I landed up giving almost every single block a unique identifier in the slicer.
It's about 610 x 284 x 235 mm about 24 x 11 3/16 x 9 1/4 inches. The base (gray) of the basement is cut in half to fit on the XL (it doesn't need much of a wipe tower as it's only a few mm high). The main part of the basement is cut into 3 sections.
The main part uses alignment pins, the base uses a puzzle like connection for the 2 halfs. And there is sort of a channel I made in the base (by putting negative blocks in the slicer (sort of) on top of the base).
The main parts are printed upside down of course to minimize supports. Still due to fear there are much more supports than needed requiring significant time to carefully pick off.
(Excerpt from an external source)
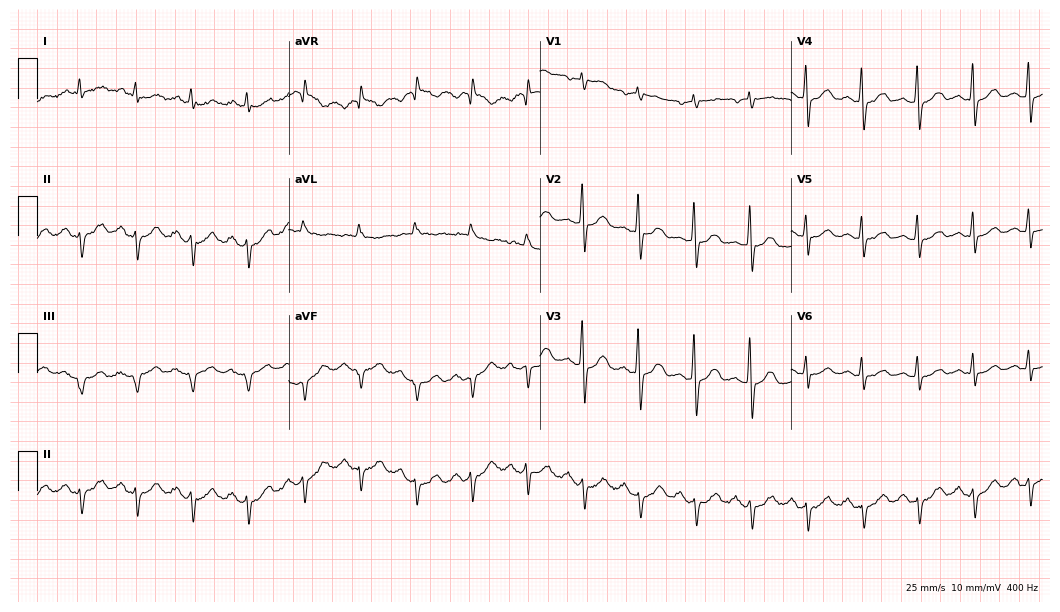
12-lead ECG from a 73-year-old man (10.2-second recording at 400 Hz). Shows sinus tachycardia (a sinus rate of 100 beats per minute or more).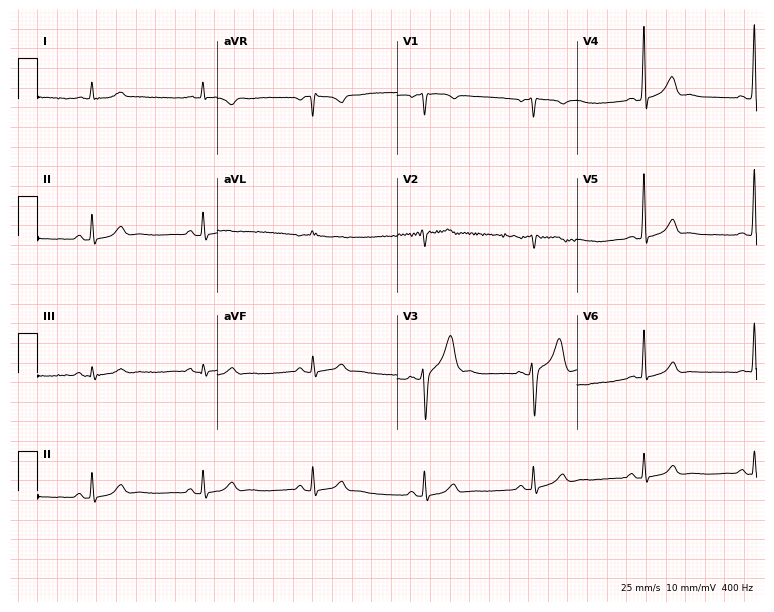
12-lead ECG from a 50-year-old male. Screened for six findings — first-degree AV block, right bundle branch block, left bundle branch block, sinus bradycardia, atrial fibrillation, sinus tachycardia — none is recorded.

I used PLA for the model and PETG for the supports FULL CONTACT!.
I printed this very slowly took about 15 days more or less, I think. 5 prints. One day of very scared glueing.
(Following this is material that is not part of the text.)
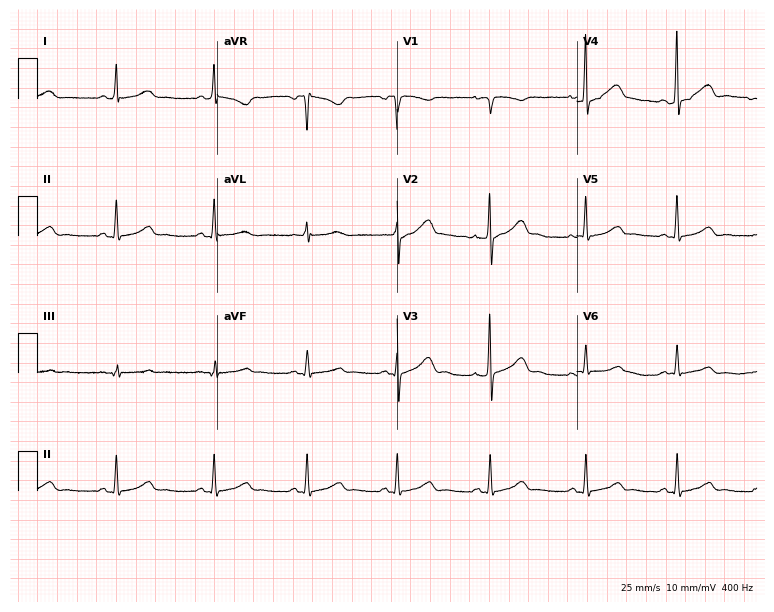
Resting 12-lead electrocardiogram (7.3-second recording at 400 Hz). Patient: a female, 38 years old. Read as a normal ECG.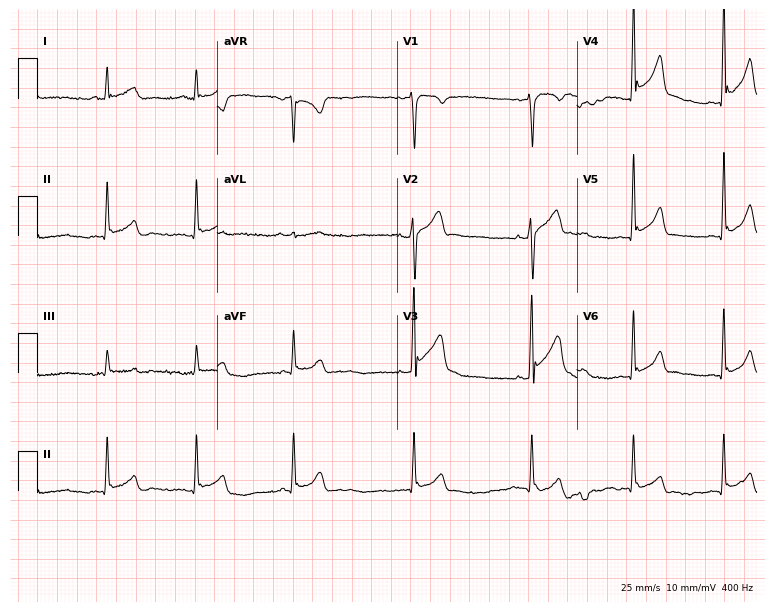
12-lead ECG from a man, 27 years old. Screened for six findings — first-degree AV block, right bundle branch block, left bundle branch block, sinus bradycardia, atrial fibrillation, sinus tachycardia — none is recorded.

MAJOR GLUE TRICK.... In reading about printing polypropylene I learned it doesn't like to stick to any other plastic. Some quick web searching and I saw that packing tape (the 3m scotch stuff you get at Costco) is polypropylene. I coated the top of a table with packing tape. WHEN I GLUED THE BASE TOGETHER AND THE GLUE LEAKED UNDER it did NOT stick significantly to the packing tape !!!!
I purchased significant supplies of each of the colors of fillament under the theory that stuff often goes wrong. ALMOST NOTHING WENT WRONG, one failed print within 1/2 an inch of the print bed only. SO I have lots of each color left :-).
Replacing it now you can see the aprox print time and usage. Prusaslicer with the XL gives a reasonably spot on estimate of this.
MAJOR TIPS: if you are insane and decide to model something large in the slicer
*) During your design phase lie to the slicer and enlarge the settings in the slicer for your printer so that it things the bed is large enough for your entire model
*) Really consider giving each and every part a unique name
*) When you are ready to cut it to shape you set the printer size back
Funny stuff...
My DIL (daughter in law) hates bugs. I took someone's spider (this is not in the model I uploaded) scalled it down and placed lots of them on/in a mat 1 layer thick of clear fillament. This way the tiny bugs dont make a mess. I printed a number of these mats of spiders so the basement is infested. They are loose (the mats) - the granddaughter lovers them,
Also, my DIL HATES RATS but is a former pastry chief and likes RATATOUILLE - I took someones model for that fixed up its eyes and tail (I may upload this to printables when I get a chance) gave it fuzzy skin and he was hideing behind some loose cinderblocks that were in the basement.
Also in the rear left hand corner there is a depression for a sump pump :-).
I think this has been almost 2 months of my life - I delivered it yesterday (Friday) I am now suffering from POST PROJECT DEPRESSION (letdown), I mean for the past few weeks whenever I closed my eyes I saw cinderblocks.
Today I spent the day doing most of my XL's maintance cycle. LONG overdue. I still want to do some recalibrations but... see above letdown.
PS: Other granddaughters (the twins) have requested a 1/16 dollhouse for their new toys - for that I will download one from makerworld someone else has done.